Analysis of Strengths

Deep Error Correction – By forcing the model to articulate the problem’s structure, SELF‑THOUGHT catches logical inconsistencies that surface‑level edits miss.
Scalability Across Model Sizes – The template transfer enables small models to benefit from the reasoning patterns of large models without additional training.
No External Verifiers Needed – The framework operates purely with prompting, avoiding the overhead of separate verification modules.
Reusable Knowledge – Once a template is generated for a problem class, it can be reused for similar instances, reducing inference cost.

Limitations

The quality of the abstraction depends heavily on the design of the meta‑distillation prompt ℘; domain‑specific tuning may be required.
The current work focuses on static question‑answer settings; extending to multi‑turn dialogues or interactive environments remains an open challenge.
Experiments involve models that are still relatively large (hundreds of millions to billions of parameters); the efficacy for truly lightweight models (<100 M parameters) is not demonstrated.
The approach assumes that a single structured template suffices; more complex tasks might need hierarchical or dynamic abstractions.

Future Directions

Automated Prompt Optimization – Learning to generate optimal ℘ and ℜ prompts could make the framework more plug‑and‑play across domains.
Hierarchical or Multi‑Level Abstractions – Introducing nested templates could capture richer problem hierarchies.
Multimodal Extension – Applying task abstraction to inputs that include images, tables, or code snippets.
Dynamic Stopping Criteria – Learning when the abstraction‑instantiation loop has converged to reduce unnecessary iterations.
Evaluation on Ultra‑Lightweight Models – Testing DISTIL‑THOUGHT on models suitable for edge devices to assess real‑world deployment potential.

Conclusion

SELF‑THOUGHT reframes self‑correction as a two‑stage process: first understand the task through explicit abstraction, then solve it using that abstraction as a guide.

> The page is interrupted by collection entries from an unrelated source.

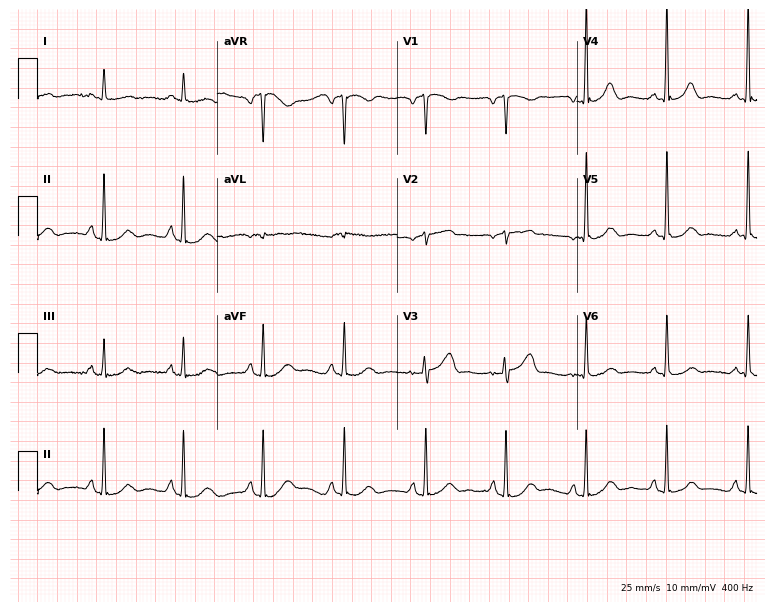
Standard 12-lead ECG recorded from an 80-year-old woman. None of these six findings is recorded: first-degree AV block, right bundle branch block (RBBB), left bundle branch block (LBBB), sinus bradycardia, atrial fibrillation (AF), sinus tachycardia.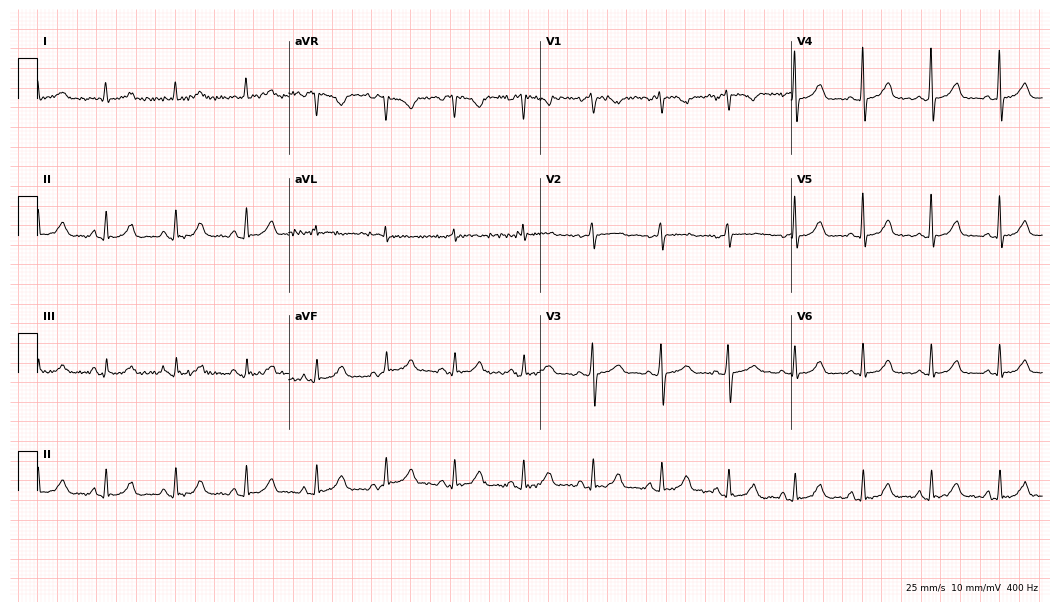
Resting 12-lead electrocardiogram. Patient: a male, 62 years old. Read as a normal ECG.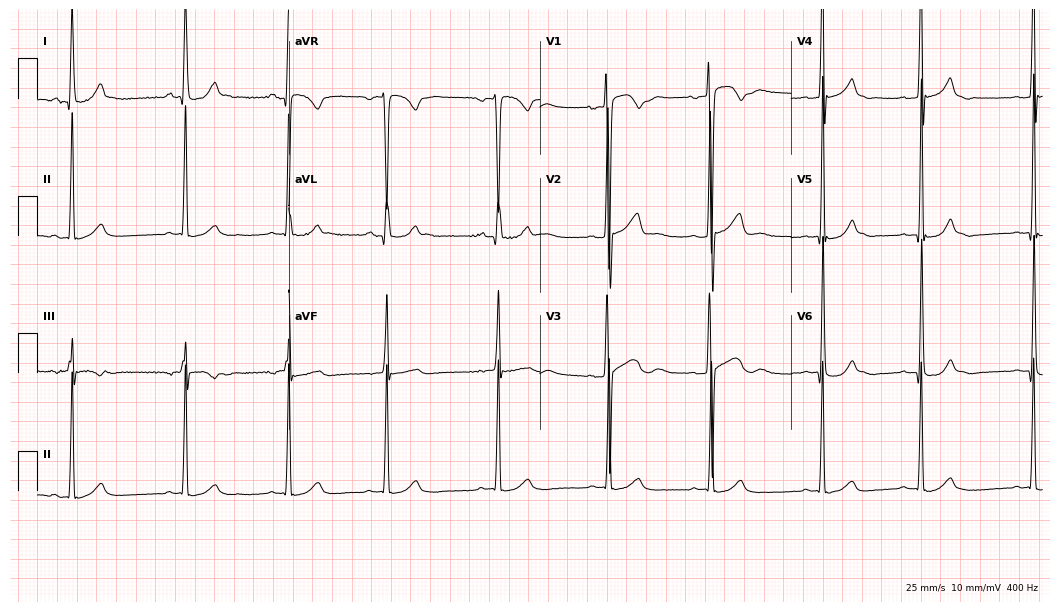
Standard 12-lead ECG recorded from a female, 17 years old (10.2-second recording at 400 Hz). None of these six findings is recorded: first-degree AV block, right bundle branch block, left bundle branch block, sinus bradycardia, atrial fibrillation, sinus tachycardia. Other findings, if any, are not listed.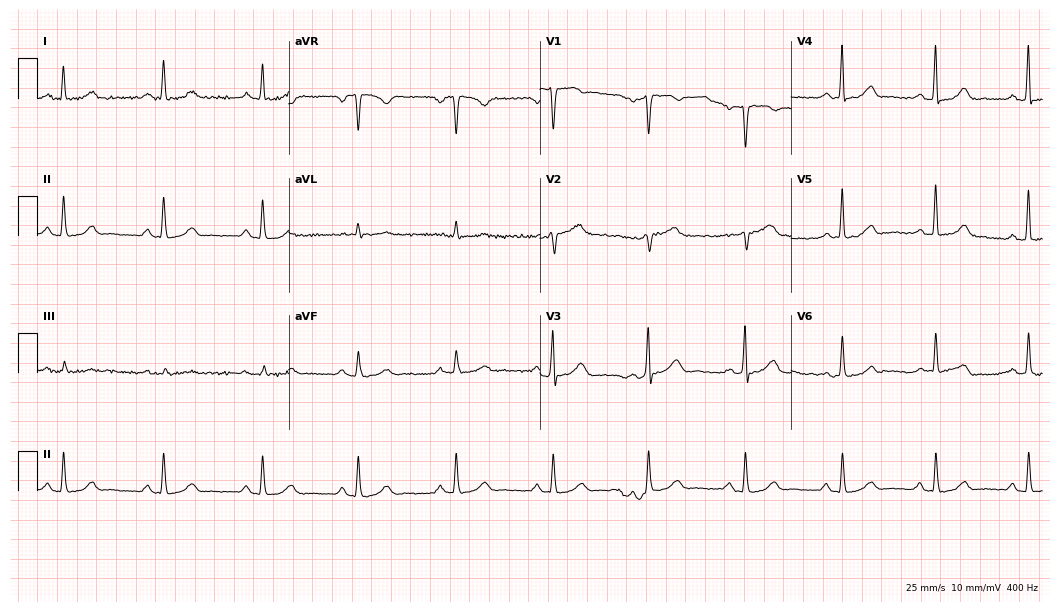
Electrocardiogram (10.2-second recording at 400 Hz), a 52-year-old female. Overall reading on record: normal ECG.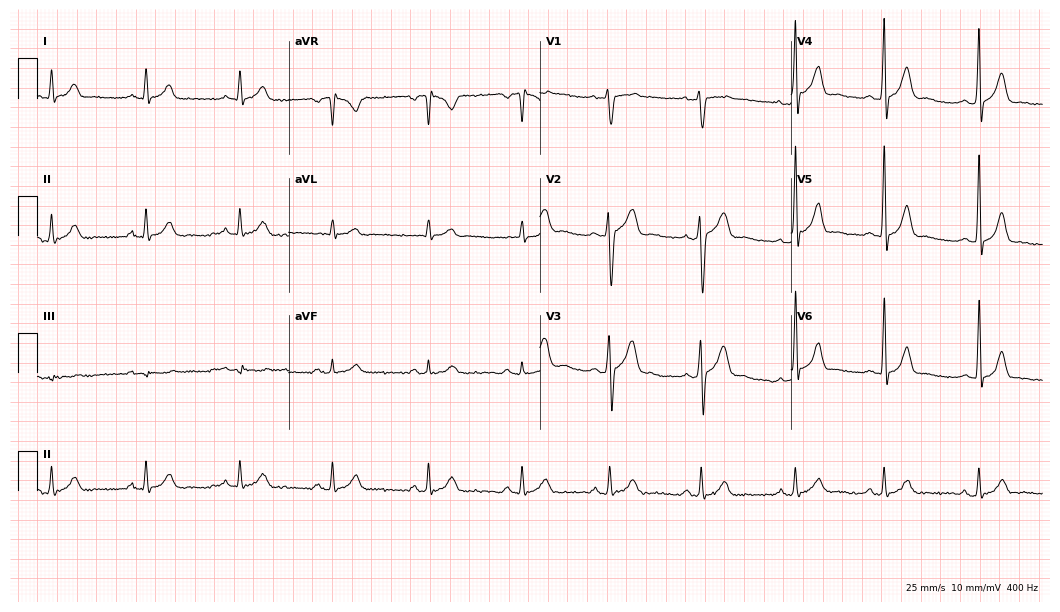
Electrocardiogram, a 24-year-old male. Overall reading on record: normal ECG.

This design addresses the core weakness of prior methods—lack of deep task comprehension—and enables a scalable knowledge transfer mechanism (DISTIL‑THOUGHT) that bridges the performance gap between large and small LLMs. Empirical results across a broad set of reasoning benchmarks confirm that the framework yields substantial accuracy gains, improved robustness, and better generalization without requiring additional training data or external verification modules. The paper opens a promising avenue for building more reliable, interpretable, and resource‑efficient self‑correcting language systems.